WealthDrive shall not increase the stated Adviser Fee unless 10-days notice is provided either electronically or by physical mail.
Automatic Payment of Fee
The Client agrees to authorize the Custodian to pay directly to WealthDrive, upon receipt of notice, the Account’s adviser fee. Fee withdrawals will occur no more frequently than monthly from the Client’s Account, unless specifically instructed otherwise by the Client. WealthDrive agrees to send to the Client an invoice reflecting the amount of the fee, the average closing balance for the Client’s Account on which the fee was based, and the specific manner in which the fee was calculated. The Custodian will send to the Client a statement, at least quarterly, indicating all amounts disbursed from the Account, including the fee paid directly to WealthDrive. WealthDrive’s access to the Assets of the Account will be limited to the withdrawals authorized above.
The Custodian will value the securities in the Client Account that are listed on a national securities exchange or on the NASDAQ at the closing price, on the valuation date, or on the principal market where the securities are traded.

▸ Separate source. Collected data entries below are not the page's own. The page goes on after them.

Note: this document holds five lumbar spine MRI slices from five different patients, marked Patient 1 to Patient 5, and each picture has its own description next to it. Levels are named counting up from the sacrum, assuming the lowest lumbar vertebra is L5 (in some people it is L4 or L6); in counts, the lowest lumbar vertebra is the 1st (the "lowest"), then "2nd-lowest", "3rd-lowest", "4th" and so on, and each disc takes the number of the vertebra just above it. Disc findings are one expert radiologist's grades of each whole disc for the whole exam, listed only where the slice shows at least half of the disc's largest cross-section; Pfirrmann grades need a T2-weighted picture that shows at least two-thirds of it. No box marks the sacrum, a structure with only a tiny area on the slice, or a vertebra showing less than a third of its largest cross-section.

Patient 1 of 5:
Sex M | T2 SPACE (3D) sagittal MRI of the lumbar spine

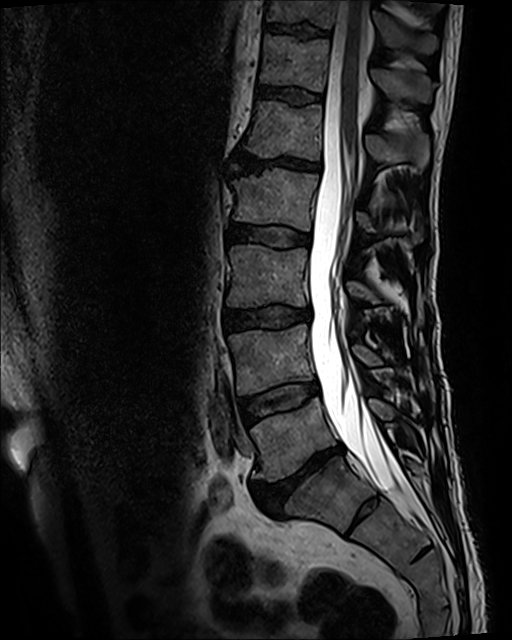

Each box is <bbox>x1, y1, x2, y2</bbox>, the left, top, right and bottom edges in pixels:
2nd-lowest vertebra — <bbox>228, 325, 381, 395</bbox>.
5th disc — <bbox>234, 152, 320, 173</bbox>.
7th disc — <bbox>265, 24, 328, 37</bbox>.
7th vertebra — <bbox>267, 0, 437, 54</bbox>.
3rd-lowest vertebra — <bbox>227, 244, 378, 306</bbox>.
Spinal canal — <bbox>308, 0, 405, 491</bbox>.
4th vertebra — <bbox>231, 167, 416, 241</bbox>.
Lowest vertebra — <bbox>251, 398, 396, 481</bbox>.
Lowest disc — <bbox>254, 445, 343, 510</bbox>.
4th disc — <bbox>228, 223, 311, 247</bbox>.
3rd-lowest disc — <bbox>223, 306, 310, 329</bbox>.
6th disc — <bbox>257, 85, 321, 104</bbox>.
2nd-lowest disc — <bbox>240, 382, 318, 422</bbox>.
5th vertebra — <bbox>244, 101, 428, 168</bbox>.
6th vertebra — <bbox>259, 34, 433, 102</bbox>.

Radiological gradings:
  7th disc: Pfirrmann grade 3, lower-endplate change, upper-endplate change
  lowest disc: Pfirrmann grade 5, disc bulging, lower-endplate change, disc narrowing, Modic type II, upper-endplate change
  6th disc: Pfirrmann grade 3
  5th disc: Pfirrmann grade 5, disc narrowing, upper-endplate change, Modic type II, lower-endplate change, disc bulging
  2nd-lowest disc: Pfirrmann grade 3, Modic type II
  3rd-lowest disc: Pfirrmann grade 3, disc bulging, upper-endplate change, lower-endplate change
  4th disc: Pfirrmann grade 3

Patient 2 of 5:
Sagittal T1-weighted lumbar spine MRI 
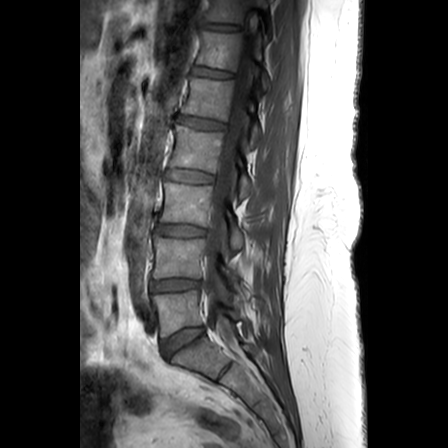

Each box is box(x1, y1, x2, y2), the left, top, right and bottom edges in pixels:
IVD L5/S1 — box(161, 326, 203, 356).
IVD L4/L5 — box(151, 278, 199, 291).
L1 vertebra — box(183, 77, 261, 145).
L2 — box(170, 124, 252, 197).
T12/L1 — box(193, 66, 232, 77).
L3/L4 — box(156, 224, 204, 235).
Spinal canal — box(203, 54, 250, 336).
L5 — box(152, 290, 246, 336).
L4 vertebra — box(152, 234, 239, 286).
IVD L2/L3 — box(166, 169, 213, 182).
T12 vertebra — box(196, 30, 269, 90).
T11 — box(204, 0, 267, 23).
T11/T12 — box(200, 22, 240, 30).
L1/L2 — box(176, 115, 225, 130).
L3 — box(159, 182, 242, 247).

Expert MSK radiologist gradings (per disc):
  L4/L5: disc narrowing
  L3/L4: upper-endplate change
  L1/L2: Modic type II, disc bulging, upper-endplate change
  L5/S1, L2/L3, T11/T12, T12/L1: no herniation, bulging, narrowing, spondylolisthesis, endplate or Modic change recorded

Patient 3 of 5:
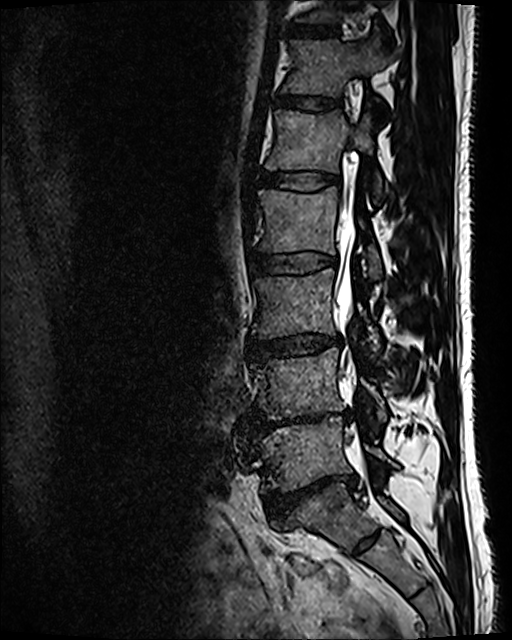 Sagittal T2 SPACE (3D) lumbar spine MRI; Slice 71/120; Field of view 240x300 mm

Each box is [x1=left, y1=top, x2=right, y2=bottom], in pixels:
L5/S1: [x1=265, y1=474, x2=356, y2=521]
T12/L1: [x1=277, y1=95, x2=341, y2=110]
L3/L4: [x1=249, y1=335, x2=340, y2=359]
L2/L3: [x1=251, y1=253, x2=335, y2=275]
L5: [x1=259, y1=419, x2=396, y2=494]
IVD L4/L5: [x1=249, y1=412, x2=336, y2=428]
L4: [x1=253, y1=348, x2=387, y2=421]
L3 vertebra: [x1=252, y1=269, x2=380, y2=350]
T12: [x1=282, y1=40, x2=391, y2=95]
IVD L1/L2: [x1=259, y1=171, x2=339, y2=190]
L2 vertebra: [x1=258, y1=187, x2=381, y2=279]
thecal sac / spinal canal: [x1=334, y1=189, x2=357, y2=440]
L1 vertebra: [x1=266, y1=110, x2=380, y2=191]
IVD T11/T12: [x1=288, y1=26, x2=340, y2=39]

Degenerative findings by level:
  L3/L4: Pfirrmann grade 3, disc narrowing, disc bulging
  L2/L3: Pfirrmann grade 2
  L1/L2: Pfirrmann grade 2
  T12/L1: Pfirrmann grade 2
  L5/S1: Pfirrmann grade 5, lower-endplate change, disc bulging, spondylolisthesis, disc narrowing
  T11/T12: no Modic or endplate change, herniation, narrowing, bulging or spondylolisthesis recorded

Patient 4 of 5:
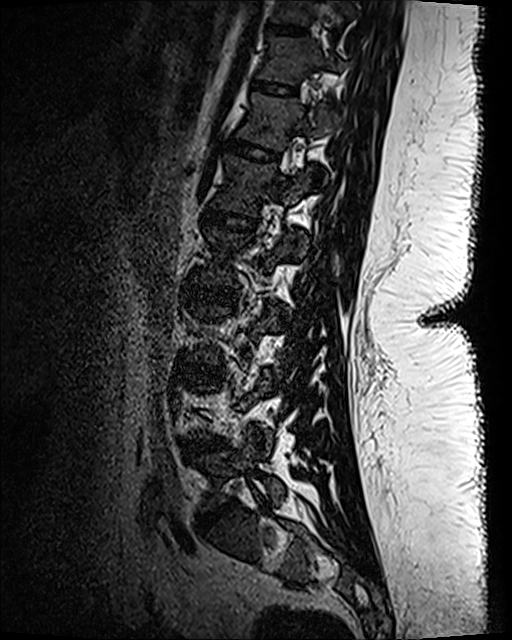 Slice 76 of 120. T2 SPACE (3D) sagittal MRI of the lumbar spine. Image 512x640.
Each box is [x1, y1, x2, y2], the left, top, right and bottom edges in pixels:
6th disc = [224, 137, 281, 163].
4th disc = [187, 283, 236, 305].
6th vertebra = [239, 94, 333, 149].
7th disc = [250, 78, 296, 96].
Lowest disc = [200, 500, 237, 528].
8th vertebra = [271, 0, 350, 26].
4th vertebra = [199, 228, 308, 285].
2nd-lowest disc = [183, 439, 225, 455].
Lowest vertebra = [200, 429, 284, 511].
7th vertebra = [258, 36, 339, 83].
5th vertebra = [210, 152, 312, 216].
5th disc = [203, 210, 256, 231].
3rd-lowest disc = [179, 364, 224, 378].
8th disc = [269, 25, 305, 35].

Radiological gradings:
  7th disc: Pfirrmann grade 1
  6th disc: Pfirrmann grade 1
  5th disc, 4th disc, 8th disc: no spondylolisthesis, narrowing, bulging, herniation, Modic or endplate change recorded

Patient 5 of 5:
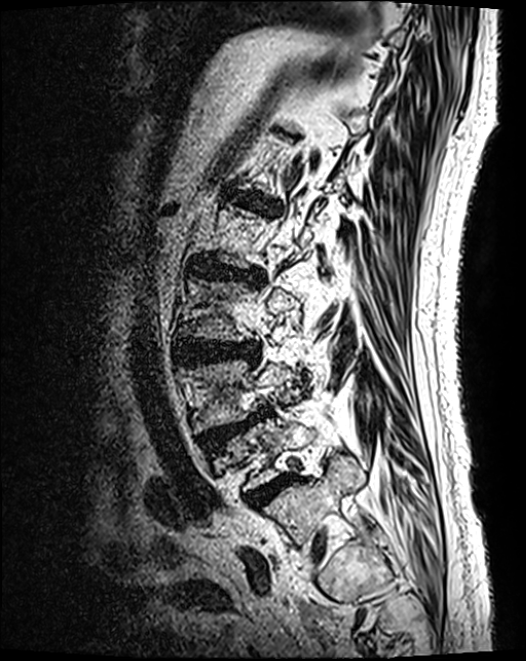
Slice 32/124. Sagittal T2 SPACE (3D) lumbar spine MRI. Sex M.
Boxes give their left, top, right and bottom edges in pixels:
Lowest disc: left=248, top=476, right=292, bottom=506.
3rd-lowest disc: left=180, top=342, right=251, bottom=363.
4th disc: left=196, top=262, right=261, bottom=281.
2nd-lowest vertebra: left=188, top=361, right=289, bottom=430.
5th disc: left=237, top=194, right=273, bottom=208.
2nd-lowest disc: left=206, top=414, right=260, bottom=444.
Lowest vertebra: left=223, top=412, right=320, bottom=491.

Expert MSK radiologist gradings (per disc):
  3rd-lowest disc: disc bulging

The Custodian will value other securities or investments in the Client Account(s) in a manner that the Custodian believes in good faith reflect their fair market value.
All information and advice furnished by either party to the other, including their respective agents and employees, shall be treated as confidential and shall not be disclosed to third parties, except as required by law or necessary to carry out designated powers or as granted by the Client.
Notices & Communications
Communications will be sent to the Client at the address provided by the Client at the time the Client opens the Account, or to another address as may be provided to the Adviser in writing in the future. All communications sent to the Client at the stipulated address, whether by mail, facsimile, electronically, or otherwise, will be treated as if they were given to the Client personally, whether or not the Client receives them. Reports of order executions will be conclusive if not objected to by the Client within three days after being forwarded to the Client, and statements of Account will be conclusive if not objected to by the Client within 10 days after being forwarded to the Client.

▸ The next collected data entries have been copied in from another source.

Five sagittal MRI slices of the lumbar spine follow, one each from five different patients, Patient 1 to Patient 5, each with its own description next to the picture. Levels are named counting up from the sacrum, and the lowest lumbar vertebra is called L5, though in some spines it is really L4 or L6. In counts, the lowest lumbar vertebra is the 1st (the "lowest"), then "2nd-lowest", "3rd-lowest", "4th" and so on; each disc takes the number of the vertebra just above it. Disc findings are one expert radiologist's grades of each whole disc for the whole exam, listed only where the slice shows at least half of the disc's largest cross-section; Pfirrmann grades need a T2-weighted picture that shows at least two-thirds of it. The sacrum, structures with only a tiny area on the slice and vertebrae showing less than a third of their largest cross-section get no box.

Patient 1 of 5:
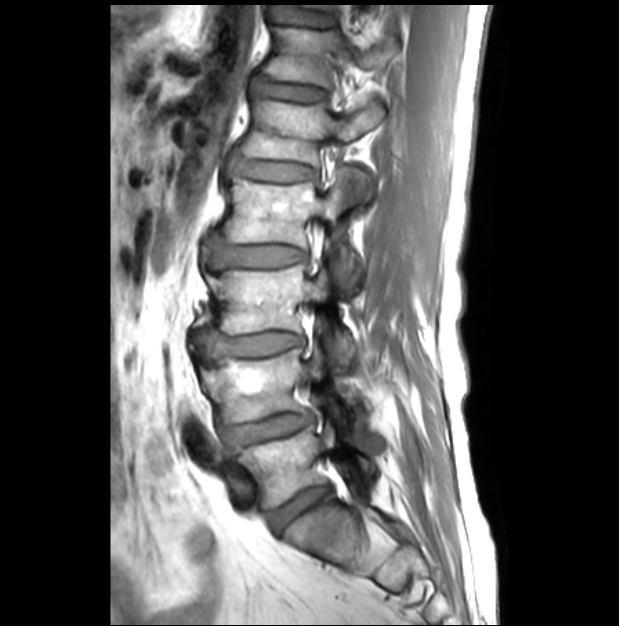
Slice spacing 3.3 mm. MRI lumbar spine (T1-weighted), sagittal plane.

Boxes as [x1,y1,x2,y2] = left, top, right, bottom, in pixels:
L2: [224,169,372,289].
L1/L2: [226,151,315,181].
T11/T12: [279,16,332,25].
Disc L2/L3: [209,234,306,270].
L1 vertebra: [242,99,383,166].
L3: [207,265,354,364].
L4: [200,348,361,427].
L4/L5: [225,414,311,447].
T12 vertebra: [265,26,387,86].
Disc L3/L4: [195,327,301,361].
L5: [239,422,376,507].
L5/S1: [269,486,329,530].
Disc T12/L1: [249,75,324,101].

Radiological gradings:
• L4/L5: upper-endplate change, disc bulging, spondylolisthesis, disc narrowing, lower-endplate change
• L5/S1, T12/L1, L2/L3, L3/L4, L1/L2: no herniation, bulging, narrowing, spondylolisthesis, endplate or Modic change recorded

Patient 2 of 5:
Patient sex: F; Lumbar spine MR, T1-weighted, sagittal; Image 320x320; Slice 12 of 15

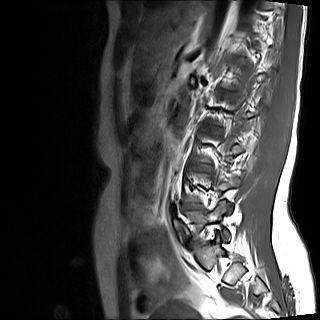

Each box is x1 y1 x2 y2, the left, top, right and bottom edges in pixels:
L5 (lowest vertebra) — 185 201 230 239.
L4/L5 (2nd-lowest disc) — 182 203 201 208.

Patient 3 of 5:
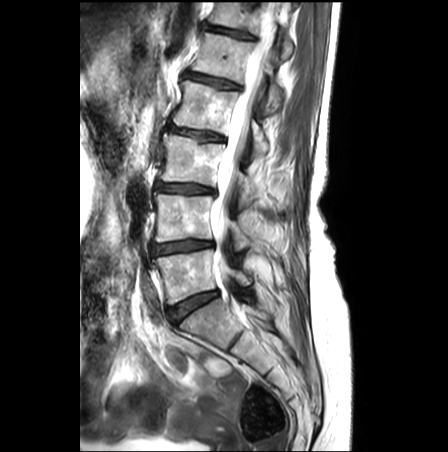 Sagittal slice index 12 | Sagittal T2-weighted lumbar spine MRI
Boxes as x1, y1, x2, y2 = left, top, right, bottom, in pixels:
4th disc at 168, 125, 225, 141; 4th vertebra at 172, 80, 268, 157; lowest disc at 167, 291, 217, 323; 3rd-lowest vertebra at 160, 133, 259, 210; thecal sac / spinal canal at 211, 2, 279, 280; 2nd-lowest disc at 152, 240, 212, 254; lowest vertebra at 154, 249, 251, 304; 5th vertebra at 192, 32, 282, 114; 5th disc at 185, 72, 238, 89; 6th vertebra at 209, 2, 293, 58; 3rd-lowest disc at 155, 182, 213, 193; 2nd-lowest vertebra at 153, 192, 251, 249; 6th disc at 205, 25, 253, 39.

Expert MSK radiologist gradings (per disc):
- 4th disc: Pfirrmann grade 3, Modic type II, disc narrowing, lower-endplate change, upper-endplate change, disc bulging
- 5th disc: Pfirrmann grade 3, lower-endplate change, disc bulging, upper-endplate change
- lowest disc: Pfirrmann grade 3
- 3rd-lowest disc: Pfirrmann grade 3, upper-endplate change, Modic type II, lower-endplate change, disc bulging, disc narrowing
- 6th disc: Pfirrmann grade 3, lower-endplate change, upper-endplate change
- 2nd-lowest disc: Pfirrmann grade 3, disc narrowing, Modic type II, disc bulging, upper-endplate change, lower-endplate change

Patient 4 of 5:
Sex F. Lumbar spine MR, T1-weighted, sagittal. 
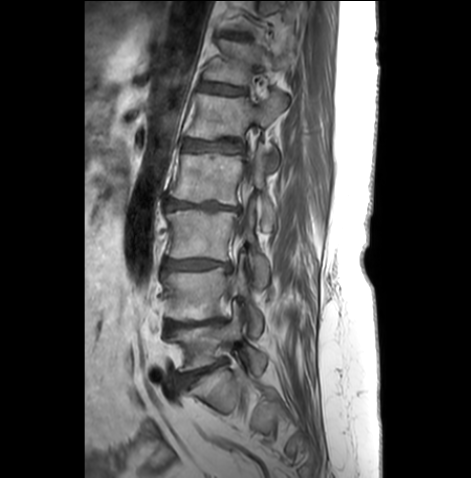 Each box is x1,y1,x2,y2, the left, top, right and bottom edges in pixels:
L5/S1 at 180,359,225,383; L3 at 167,208,269,287; L1 at 187,91,288,169; intervertebral disc L1/L2 at 184,139,242,152; intervertebral disc T12/L1 at 202,82,244,94; L2/L3 at 166,199,238,210; T12 at 205,39,291,84; L5 at 169,306,267,373; L3/L4 at 164,259,232,270; L4/L5 at 167,318,223,331; L4 vertebra at 164,264,263,335; L2 at 171,145,277,229; intervertebral disc T11/T12 at 227,32,244,37.

Degenerative findings by level:
• L3/L4: disc bulging, disc narrowing, Modic type II
• L2/L3: Modic type II, disc narrowing, upper-endplate change, disc bulging, lower-endplate change
• T12/L1: lower-endplate change, disc bulging, upper-endplate change
• L1/L2: disc bulging, Modic type II, lower-endplate change, upper-endplate change
• L5/S1: disc narrowing, Modic type II, disc bulging

Patient 5 of 5:
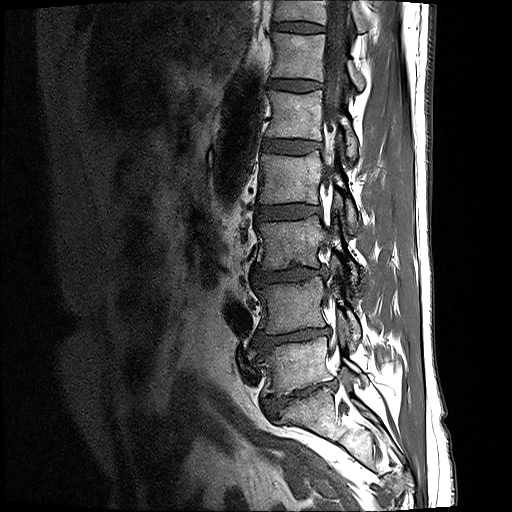

T1-weighted sagittal MRI of the lumbar spine; Slice 13/17; 512x512 px; Patient sex: M
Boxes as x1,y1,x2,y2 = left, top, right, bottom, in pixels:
L1 at 266,90,357,160; T11 at 274,0,368,32; spinal canal at 323,0,348,347; L3 at 257,216,357,287; L2/L3 at 257,204,320,219; intervertebral disc L5/S1 at 262,380,336,418; intervertebral disc L3/L4 at 252,267,325,286; L2 vertebra at 259,150,358,233; T12/L1 at 269,79,319,91; T11/T12 at 272,21,323,32; L4 at 256,277,361,346; T12 vertebra at 272,32,364,89; intervertebral disc L1/L2 at 263,139,319,153; L5 vertebra at 258,337,367,396; intervertebral disc L4/L5 at 253,327,330,356.

Degenerative findings by level:
  L5/S1: lower-endplate change, disc narrowing, spondylolisthesis, disc bulging
  L3/L4: disc narrowing, disc bulging
  L4/L5: disc bulging, Modic type II, lower-endplate change, disc narrowing
  T11/T12, L1/L2, T12/L1, L2/L3: no herniation, bulging, narrowing, spondylolisthesis, endplate or Modic change recorded

This Agreement will continue in effect until terminated by either party with a thirty (30) day written notice to the other, in person or by mail to the address of record. In the event the Agreement is terminated, and the Client has advanced any fees which have been unearned as of the date of termination, such unearned fees shall be immediately refunded to the Client. Any fees that are due, but have not been paid, will be billed to the Client and are due immediately.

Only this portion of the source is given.